(Sepotong Puzzle Mentawai)
Kapan kiranya terakhir kali teman-teman berkunjung ke ladang? atau sawah? lalu menikmati semilir angin di gubuknya? menikmati kiacauan burung di paginya, makan siang dengan pemandangan sawah hijau terbentang di hadapan. Sungguh nikmat yang wajib disyukuri.
Tapi, bagaimana kalau teman-teman diberikan pilihan untuk hidup dan tinggal di gubuk tersebut? tanpa alas tidur, tanpa bantal kepala, bahkan gubuk tanpa dindig? ya, hanya ada lantai papan dengan atap daun sagu? berselimutkan dingin, dan bermandikan panas. Jika hujan mengguyur, basah seluruh badan, jika panas terik, peluh membasahi.
Demikian, apakah teman berkenan?
Alhamdulillah, atas nikmat Allah kami diberikan perjalanan paling mengesankan sejauh ini. Sebuah perjalan yang sarat akan makna, yang penuh akan hikmah.
cerita dibawah ini adalah sepenggal kisah perjalanan tersebut yang atas izin Allah dapat kami tarik kesimpulannya. Adapun kisah yang lain, maka hikmah dan pelajarannya terlalu sulit untuk digubah secara verbal.
Pagi itu, adalah hari pertama kami di dusun Sirisura, kecamatan saibi samukop, kab. kepulauan Mentawai. Di hari yang sama dengan kejadian “permen dan punggung yang bungkuk”, tulisannya sudah bisa teman-teman baca di blog ini.
Kami berkeliling dusun pagi itu, bersama dengan orang lokal yang ditunjuk sebagai pengurus muallag di dusun tersebut. Satu, dua rumah kami smabangi, menyapa penghuninya, bertanya keadaan, dan apa saja kendala hidup yang sedang berat untuk diselesaikan.
Hingga di tengah perjalanan, kami diajak masuk kedalam satu komplek perumahan. Ya, kami menyebutnya perumahan karena naytanya memang ada beberapa rumah disini. Rumah-rumah itu diisi beberapa anggota keluarga yang keseluruhan mereka berasal dari ayah yang satu. Artinya mereka hidup satu suku.
Penuturan Bapak yang membawa kami berjalan, menguak fakta bahwa sebagian besar mereka adalah muslim dan masih digolongkan sebagai muallafati quluubuhum. Pasalnya, karena mereka amat mudah berganti hanya untuk sekarung nasi.

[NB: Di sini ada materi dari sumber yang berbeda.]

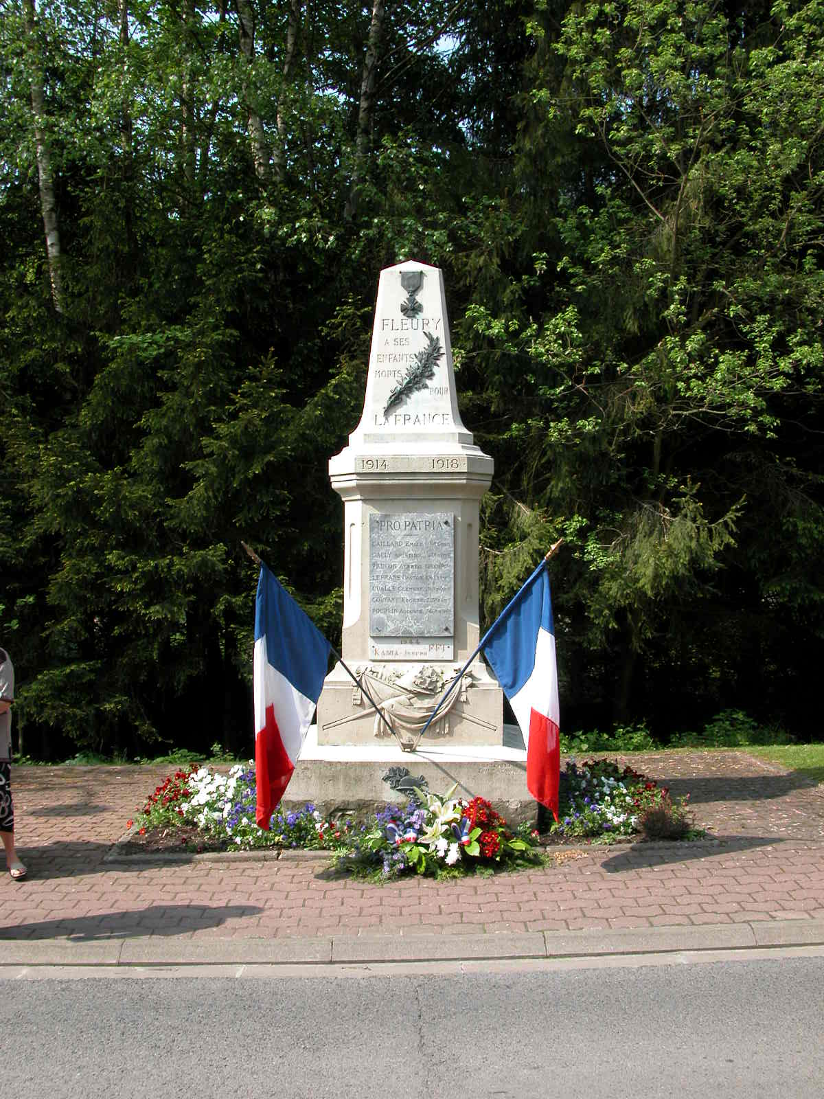 Le monument.
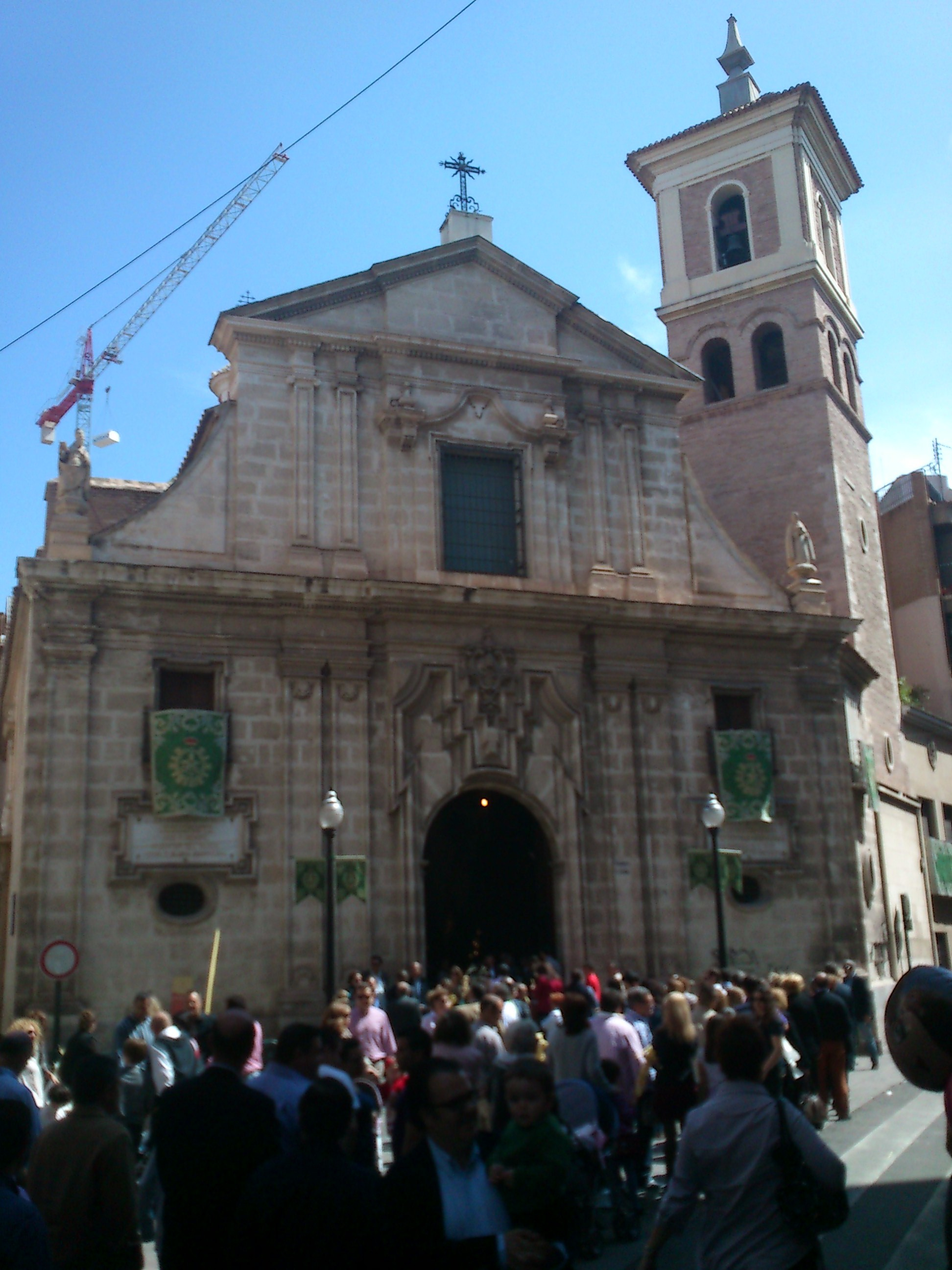 Fachada principal de la Iglesia de San Pedro de Murcia (España). Siglo XVII.
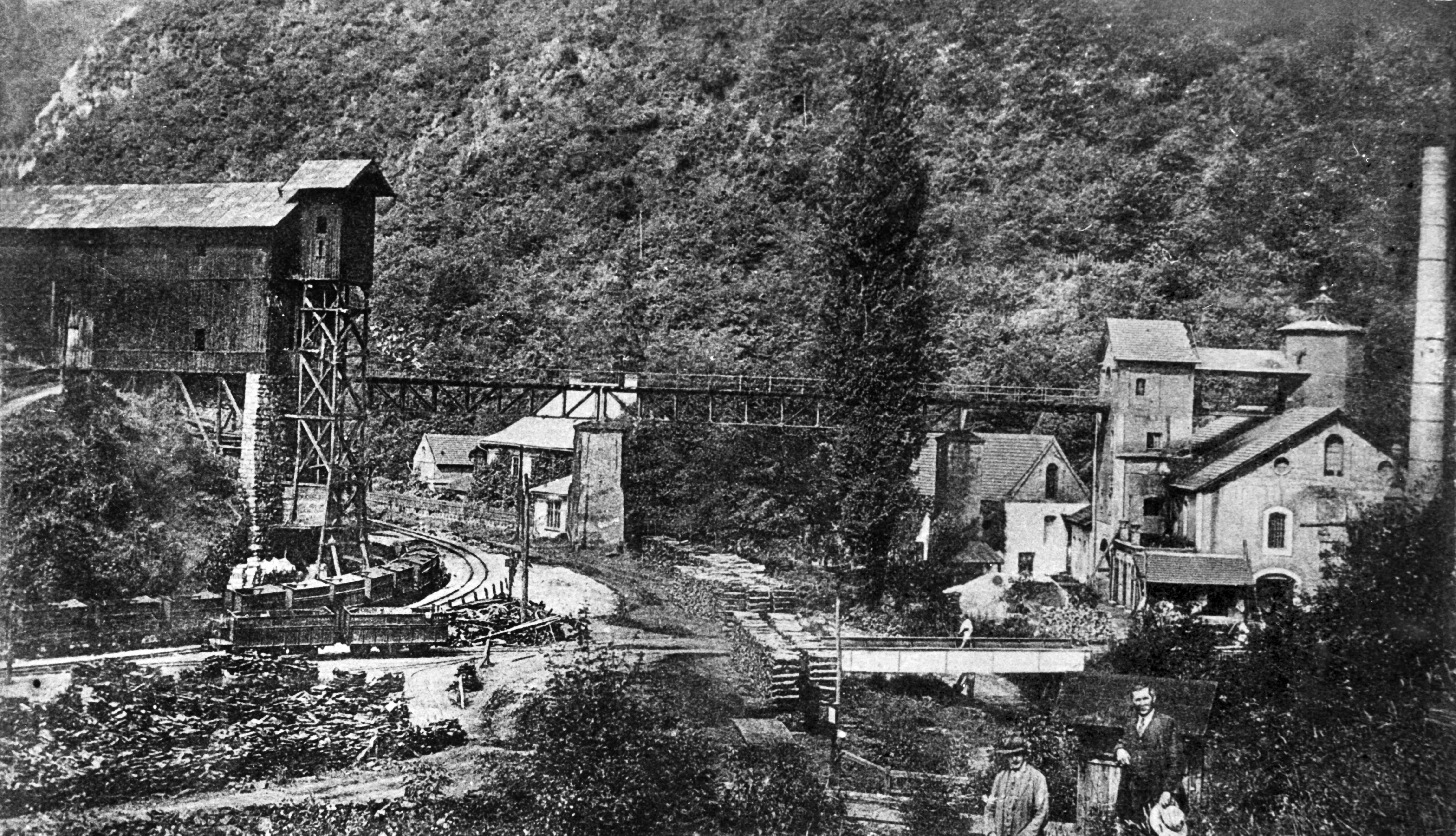 A govasdiai nagyolvasztó 1900 után, Govasdia, Vajdahunyad, Románia
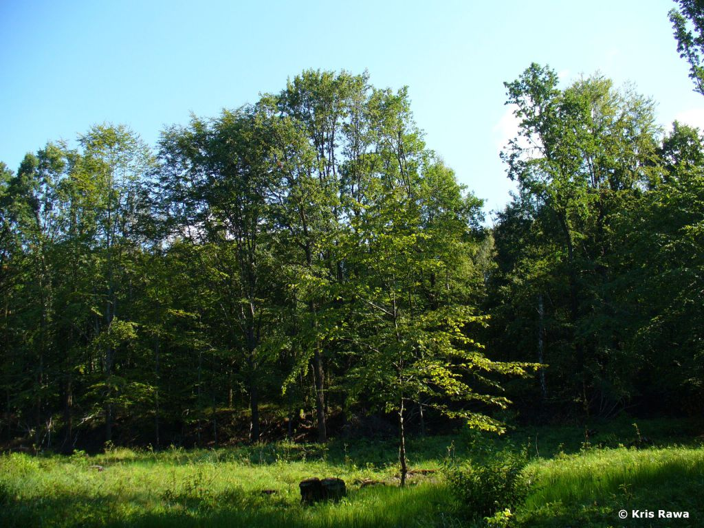 Uroczysko Buczyna
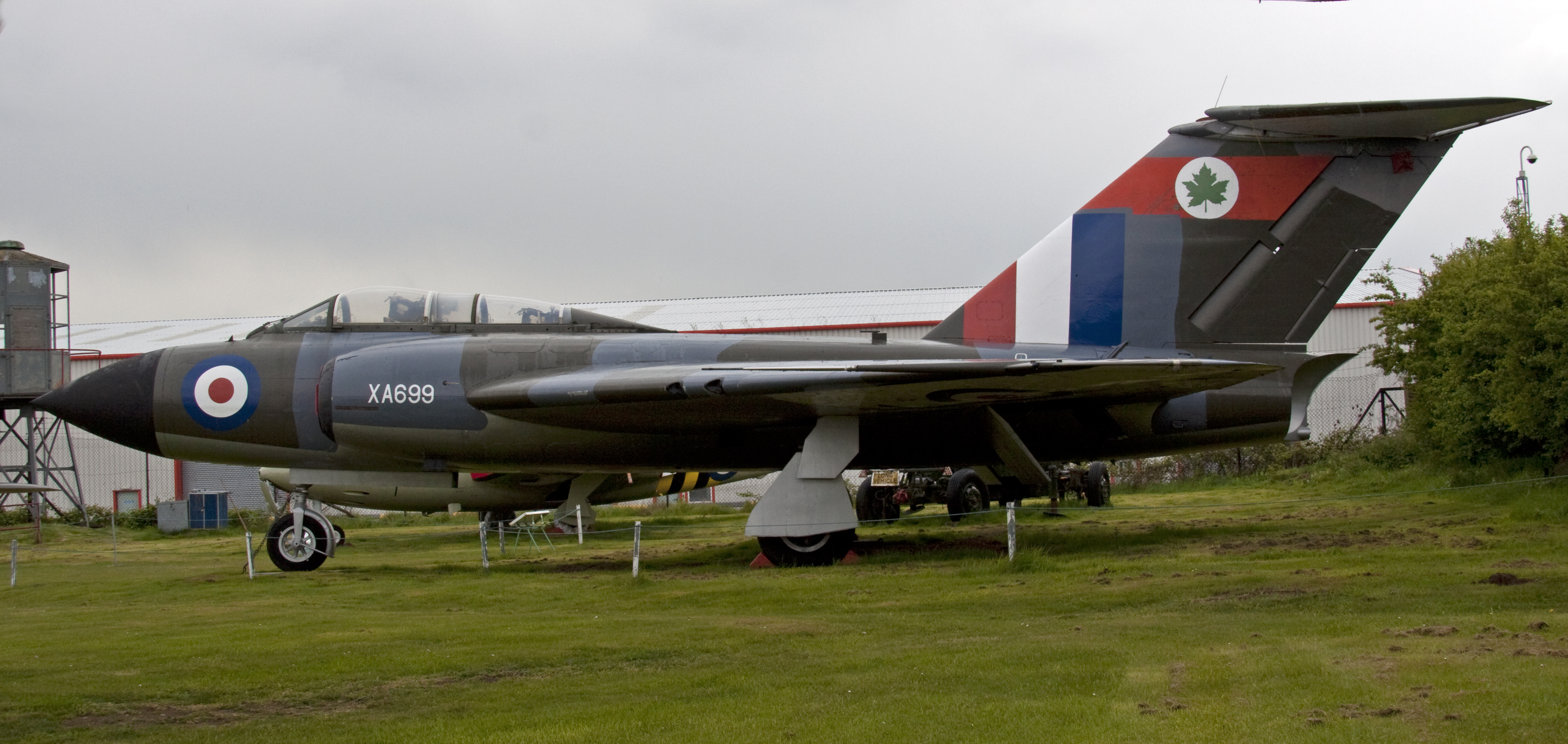 Gloster Javelin FAW5
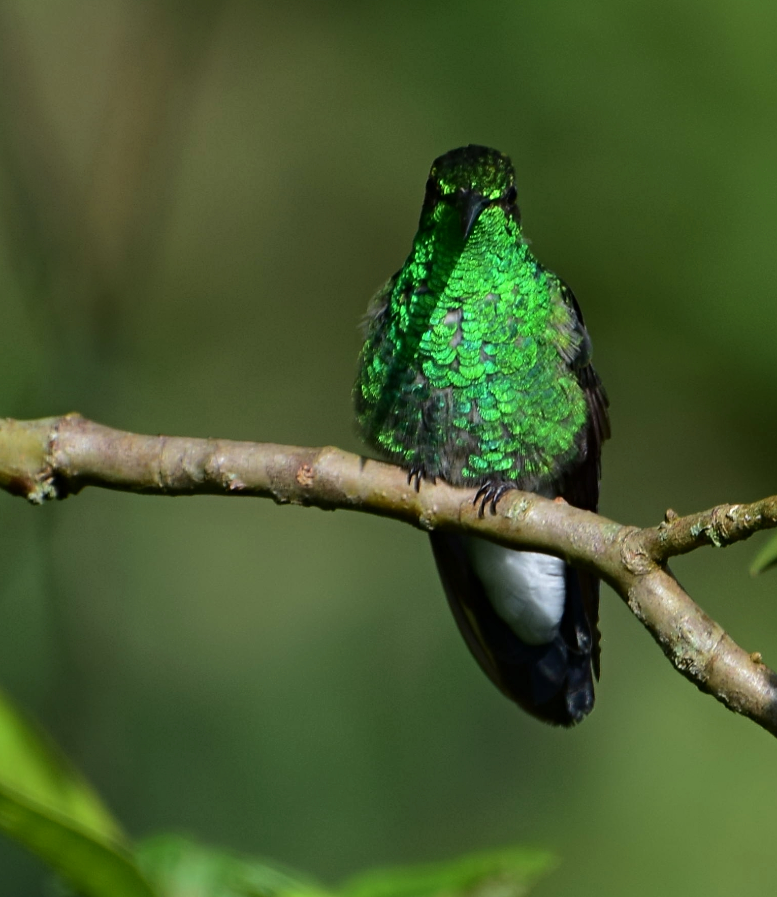 Chalybura buffonii (Colibrí de Buffon)
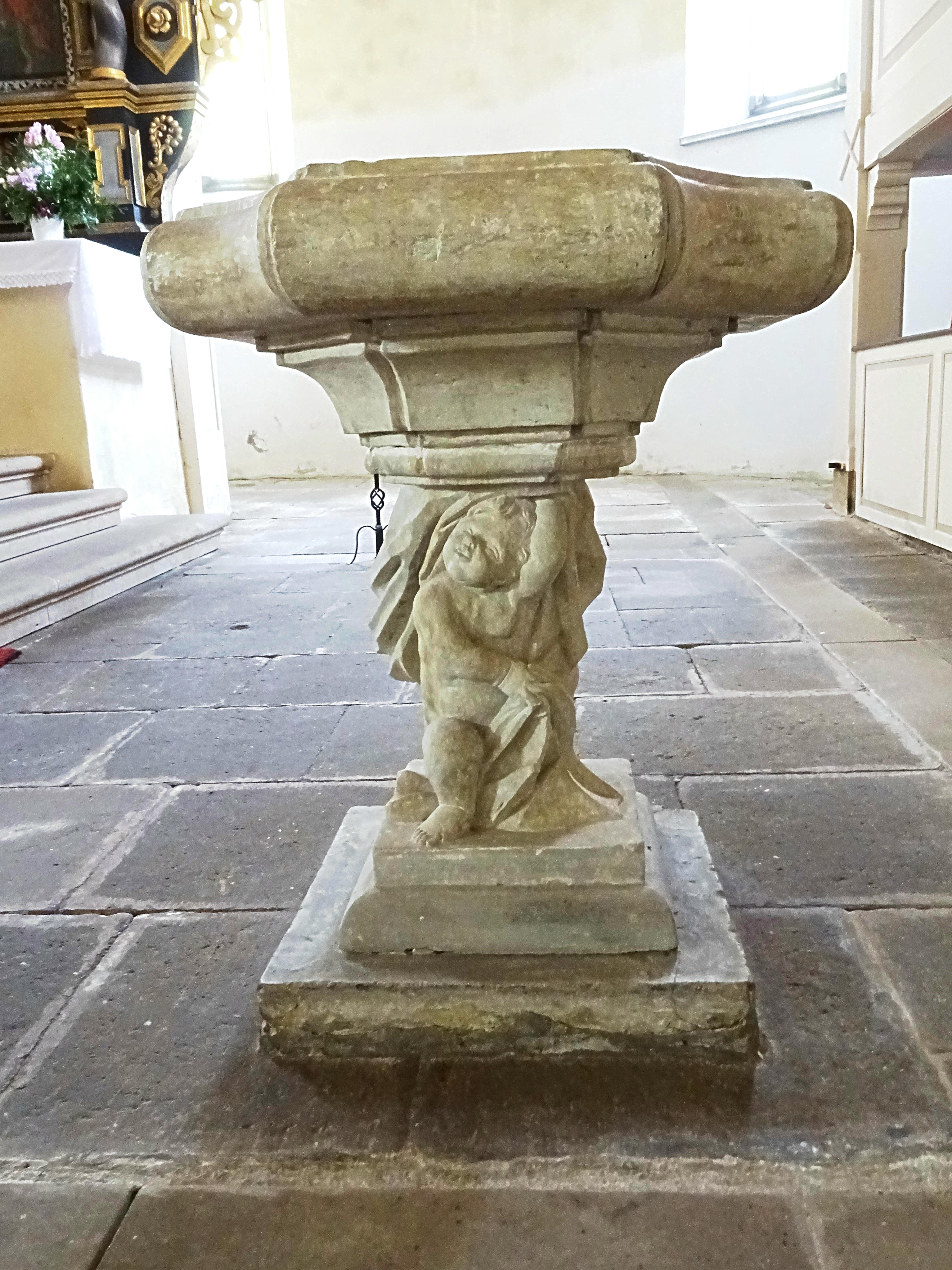 Geising: die evangelisch-lutherische Stadtkirche, Schon seit dem 15. Jahrhundert befindet sich am Ort der Geisinger Kirche eine Pfarrkirche. 1689 wurde sie als barocke, schlichte Hallenkirche mit dreistöckigen Emporen neu erbaut. Der taufstein.
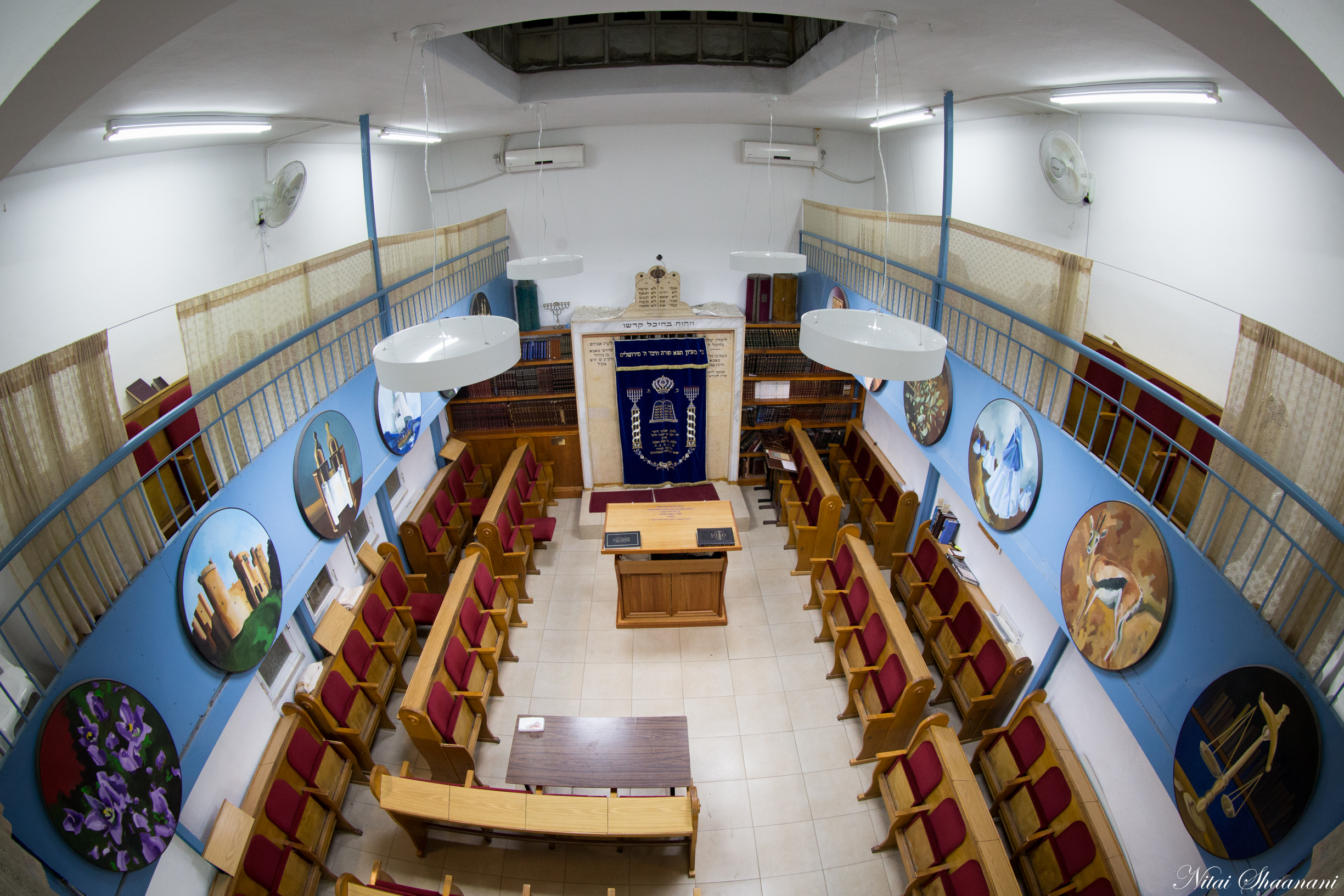 Jerusalem
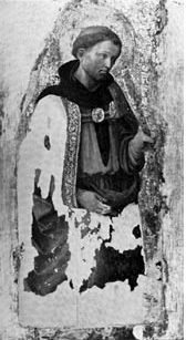 San Lorenzo in trono fra i santi Cosma e Damiano e donatori; San Benedetto (?) e Sant'Antonio Abate (?) (Pala Alessandri) New York, Metropolitan Museum of Art (dal 1935) Tempera su tavola: centrale cm 120,9x105,9, laterali cm 72,4x38,1
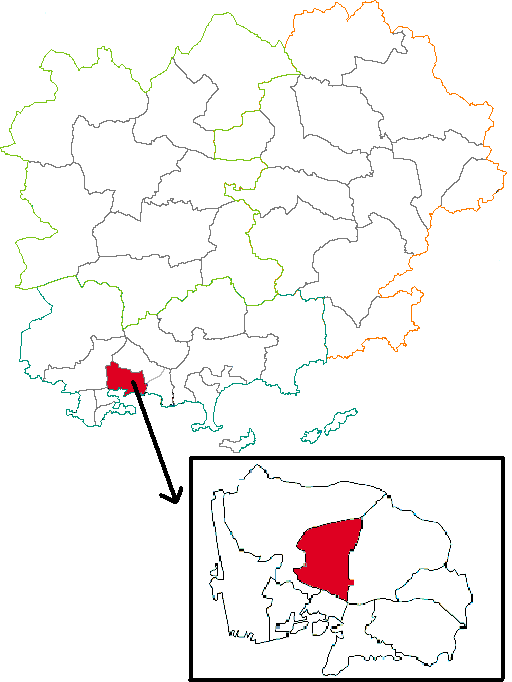 Situation du canton dans la département du Var (83), France

Kalau kami melanjutkan deskripsi tentang keadaan mereka saat itu, mestilah amat sulit memindahkan rasa yang tampak ke dalam bentuk verbal yang kasat. Yang jelas, keadaan mereka jauh dari kata layak.
Pada satu sudut, kami terbelalak melihat sekumpulan anak yang masih kecil dengan seorang perempuan dewasa di dekat mereka. Kami bertanya “itu tempat tinggal mereka?” setelam melihat keadaan yang persis seperti gubuk peristirahatan sementara para petani di ladang.
“iya staz” jawab bapak yang menemani kami.
Kami mendekat, dan menyapa penghuni di dalamnya. bertanya keadaan, dan kendala yang sedang dihadapi.
Dari gubuk itu, kami mendengar banyak harapan. Tentang anaknya yang ia harapa segera dibawa berobat, tentang makannya yang ia harap dapat selamat, dan banyak harap lagi.
Terkait anaknya yang sakit, alhamdulillah bisa segera diselesaikan. Ada bidan utusan disekitar dusun itu.
Kemudian, anak kecil ini masih tetap berada pada pelukan ibunya sampai di pos kesehatan desa. Dari bilik dinding kayu pos kesehatan tersbut, kami mendengar sebab mengapa anak manis itu jatuh sakit. ia kurang ASI. dan kami tahu sebabnya. Bagaimana sang anak hendak diberi ASI sedang ibunya saja tak tahu apa yang hendak diberi?
Begitulah. pantas saja harapan-harapan yang keluar diatas gubuuk itu hanya berkisar pada keluhan hidup. Bagaimana mereka hendak belajar dangan lebih serius, sedang untuk makan saja mereka masih ragu. Lantas, pantaskan kami yang baru tiba langsung memaksa agar semua itu hadir, padahala tak ada pengganti selain kata kata. Allahummaghfirlana.
Gubuk pengharapan. Surga sederhana yang mengajarkan pada kami untuk senantiasa melihat keadaan dan memberi solusi. Bukan memaksa kehendak dengan tanpa pengganti.